Canadian banks are expressing confidence that the upcoming renewals for approximately 14% of mortgage holders this year will not lead to financial distress or a surge in defaults, despite anticipated interest rate hikes. CEOs of major Canadian banks assured the public that customers are well-positioned to handle the increased costs, with the expectation that, on average, they may pay around C$5,000 ($3,700) more per year. The executives highlighted Canadians’ accumulated savings, rising wages, and their willingness to trim discretionary spending to safeguard their homes.
Speaking at a conference hosted by RBC Capital Markets in Toronto, the bank CEOs maintained a cautious outlook on the Canadian economy while projecting a potential decline in interest rates later in the year.
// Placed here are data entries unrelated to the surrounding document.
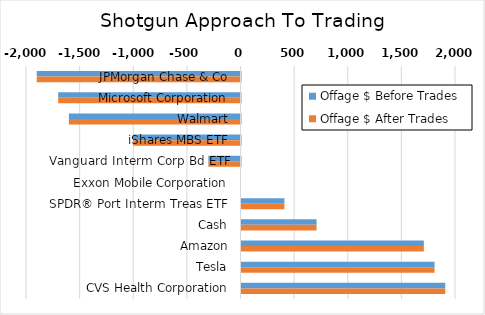
| Category | Offage $ Before Trades | Offage $ After Trades |
|---|---|---|
| JPMorgan Chase & Co | -1900 | -1900 |
| Microsoft Corporation | -1700 | -1700 |
| Walmart | -1600 | -1600 |
| iShares MBS ETF | -1000 | -1000 |
| Vanguard Interm Corp Bd ETF | -300 | -300 |
| Exxon Mobile Corporation | 0 | 0 |
| SPDR® Port Interm Treas ETF | 400 | 400 |
| Cash | 700 | 700 |
| Amazon | 1700 | 1700 |
| Tesla | 1800 | 1800 |
| CVS Health Corporation | 1900 | 1900 |
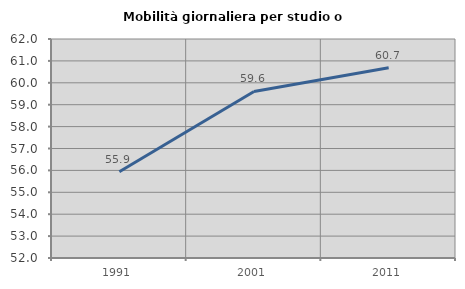
| Category | Mobilità giornaliera per studio o lavoro |
|---|---|
| 1991.0 | 55.936 |
| 2001.0 | 59.604 |
| 2011.0 | 60.688 |
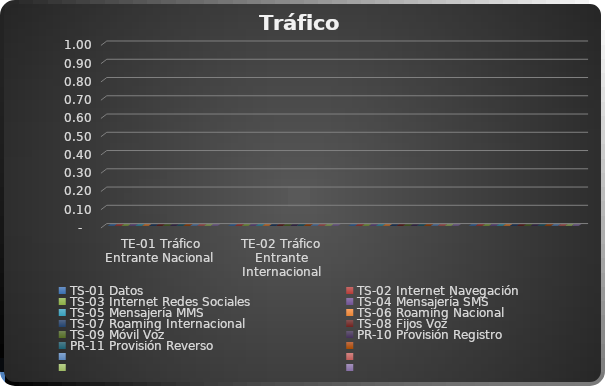
| Category | TS-01 Datos | TS-02 Internet Navegación | TS-03 Internet Redes Sociales | TS-04 Mensajería SMS | TS-05 Mensajería MMS | TS-06 Roaming Nacional | TS-07 Roaming Internacional | TS-08 Fijos Voz | TS-09 Móvil Voz | PR-10 Provisión Registro | PR-11 Provisión Reverso | Series 11 | Series 12 | Series 13 | Series 14 | Series 15 |
|---|---|---|---|---|---|---|---|---|---|---|---|---|---|---|---|---|
| TE-01 Tráfico Entrante Nacional  | 0 | 0 | 0 | 0 | 0 | 0 | 0 | 0 | 0 | 0 | 0 | 0 | 0 | 0 | 0 | 0 |
| TE-02 Tráfico Entrante Internacional | 0 | 0 | 0 | 0 | 0 | 0 | 0 | 0 | 0 | 0 | 0 | 0 | 0 | 0 | 0 | 0 |

This anticipated decrease would favor the majority of mortgage holders whose loans are set for renewal in 2025, 2026, or thereafter.

Royal Bank of Canada CEO Dave McKay expressed his expectation that interest rates would significantly decrease by 2025 and 2026. In the meantime, he noted that customers who have already experienced renewals have managed to absorb higher monthly costs, a trend likely to continue this year. McKay projected an average mortgage holder in Canada to face a roughly C$400 payment increase for 2024, a level similar to the previous year, which borrowers navigated successfully.
Bank of Nova Scotia CEO Scott Thomson anticipated increases of C$400 to C$500 a month for his clients, while Victor Dodig, CEO of Canadian Imperial Bank of Commerce, suggested potential hikes ranging from C$300 to C$700.
Despite the anticipated adjustments, Dodig emphasized that homeowners often weigh the costs of increased mortgage payments against the expenses associated with selling a home, such as legal fees and moving costs, which could range from C$50,000 to C$60,000 for a C$1 million property.
Canadian mortgages typically have five-year terms, with about 24% of home loans from major banks expected to be up for renewal next year. In 2026, approximately 35% of mortgages are due for renewal, with an expected decrease in interest rates by that time.
Analysts from RBC Capital Markets acknowledged a lower level of concern about mortgage renewals due to the implied downward trend in interest rates. The CEOs also offered forecasts on when the Bank of Canada and the U.S. Federal Reserve might start lowering interest rates, suggesting a potential decrease starting around the middle of the year.